А другие подобные случаи, которые определила бы действительно восприимчивая душа (ею не обладала даже дорогая Матушка) по яркому блеску в моих глазах? Возникало ли то мимолетное ощущение полной непредсказуемости для других и целесообразности для меня самого, непонятное даже мне, от которого слегка расширялись мои черные глаза, менялось мое настроение, и я чуть было не совершал какой-нибудь восхитительно неуместный поступок? Разумеется, такие случаи были. Их не счесть. Например, в тот день, когда Папа взял меня на охоту, я, вместо того чтобы тащиться вслед за ним, раскрасневшись от пробуждения мужественности, просто замер как вкопанный при звуках первого же выстрела и разревелся, словно малое дитя из-за сурового наказания или какого-нибудь бессмысленного отказа. Конечно, если бы он выстрелил в голубя или куропатку, а не в один из больших шаров омелы, висевших, подобно пчелиным ульям, на ветвях графских тополей, все могло быть иначе. А что сказать о том вечере, когда жена молодого графа застала меня вместе с Мамой в сводчатой кухне замка? Эта невероятно красивая женщина вызвала во мне такое волнение, что сама же язвительно рассмеялась, а Мама упала на колени и вцепилась в меня так, словно бы я собирался улететь через потолок и оставить их навсегда, в изумлении и печали. Но это слишком хорошая история, такими не разбрасываются. Она занимает свое место в нашем повествовании, до которого мы со временем доберемся, — если повезет и если проявим терпение, которым даже я способен насладиться.

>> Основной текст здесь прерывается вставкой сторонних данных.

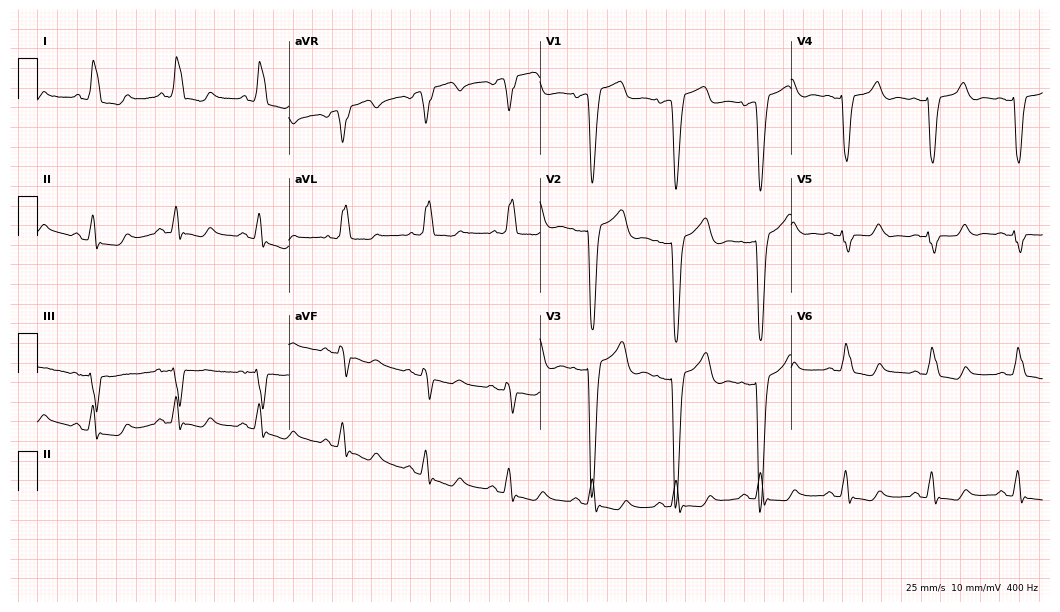
Standard 12-lead ECG recorded from a 64-year-old female patient (10.2-second recording at 400 Hz). The tracing shows left bundle branch block (LBBB).

А теперь позвольте мне перейти непосредственно к своему недугу. Ведь я уже достаточно подготовил то ложе детской привязанности, где он лежал, свернувшись клубочком, как и я сам лежал, свернувшись клубочком в своей кроватке теми весенними вечерами, когда дорогая Матушка читала мне о лягушке Армане. И в конце каждого такого вечернего эпизода я великодушно позволял Маме вернуться к отцу — дурак дураком [6], так и подмывает меня сказать.

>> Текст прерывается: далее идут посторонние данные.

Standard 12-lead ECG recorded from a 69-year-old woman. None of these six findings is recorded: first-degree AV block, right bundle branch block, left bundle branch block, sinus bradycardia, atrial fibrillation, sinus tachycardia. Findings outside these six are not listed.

Как я часто говорил, прямо или косвенно, счастливое детство нужно лишь для того, чтобы подготовить благодатную почву для самых скверных обстоятельств. И даже мой недуг, по степени и блеску не уступавший тем мучениям, которые терпел Кристоф от своей странноватой матери, придавал началу моей жизни особую форму удовольствия.

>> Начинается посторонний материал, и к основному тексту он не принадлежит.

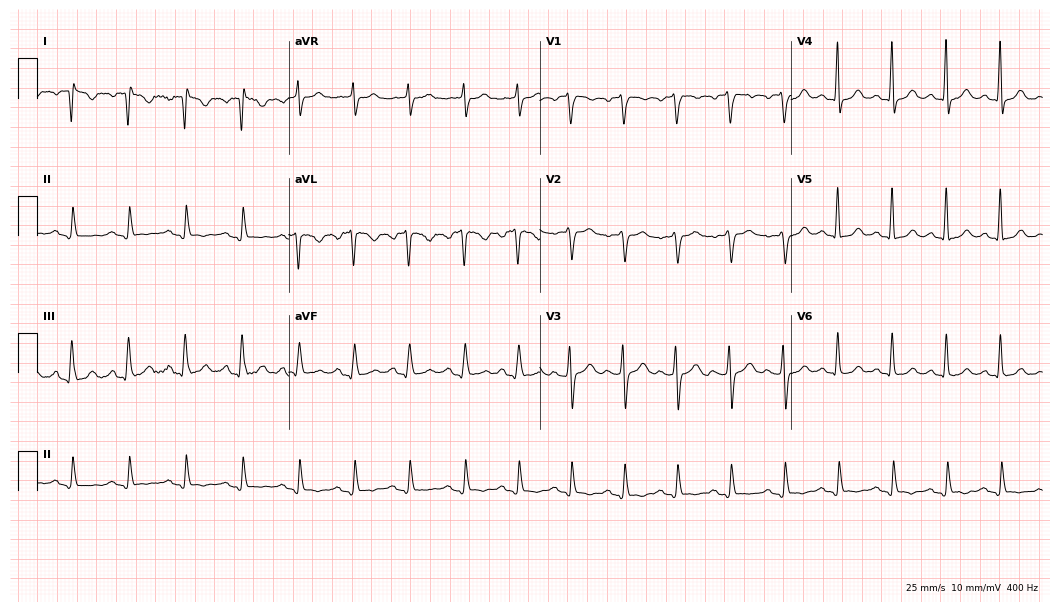
ECG — a woman, 40 years old. Screened for six findings — first-degree AV block, right bundle branch block, left bundle branch block, sinus bradycardia, atrial fibrillation, sinus tachycardia — none is recorded. Other findings, if any, are not listed.

И каким же образом обрушился на меня тот поразительный удар, от которого я так и не смог оправиться, но без которого мне бы не жить? Довольно бесшумно. Однажды, когда я вновь пришел на лягушачий пруд и лежал, терпеливо дожидаясь прибытия Армана, тот попросту не явился. Ни тебе всплеска, ни даже его уродливой головы над водой. Ровным счетом ничего! Лист кувшинки был пуст; я устал ждать или, скорее, поддался самой неприятной форме разочарования из-за того, что Арман бросил меня. Я лежал на животе у теплой кромки пруда, ощущая пустоту и голод, каких никогда не испытывал прежде. В высоте не парило ни одной хищной птицы, и даже стрекозы не тревожили маслянистую поверхность пруда. Неужели с Арманом что-то случилось? Быть может, его обтянутое кожей тело неподвижно лежит в выгоревшей траве, уже высушенное вплоть до последних рыхлых остатков его черной шкуры? Или, возможно, он просто отдыхает на дне пруда, наполовину зарывшись в спасительный ил, и дремлет, почему-то напрочь забыв о ребенке, оказавшемся в полной зависимости от его загадочного уродства? Мог ли он прятаться умышленно, подобно мне, лишавшему Кристофа своих посещений? Способна ли на жестокость лягушка?